→ DIRECTIONS FOR THIS TASK:
In the material below, pictures must be dropped. Repeat exactly, and only, the lines from the line with "organism: Zebra finch" to the line with "sample: Temporal Lobe", both ends included.
═══
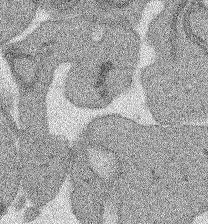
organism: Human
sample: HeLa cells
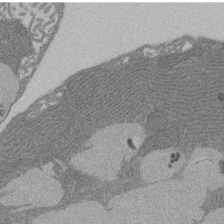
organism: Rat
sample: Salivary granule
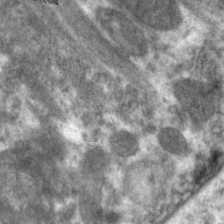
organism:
═══
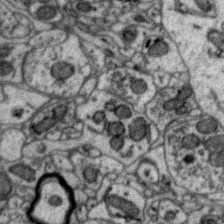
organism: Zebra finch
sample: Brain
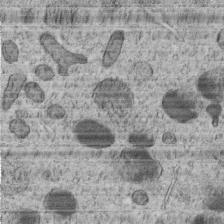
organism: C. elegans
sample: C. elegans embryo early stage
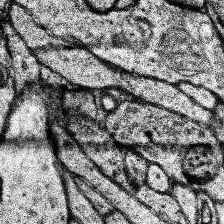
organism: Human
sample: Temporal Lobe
═══
→ RESULT OF THE EXERCISE:
organism: Zebra finch
sample: Brain
organism: C. elegans
sample: C. elegans embryo early stage
organism: Human
sample: Temporal Lobe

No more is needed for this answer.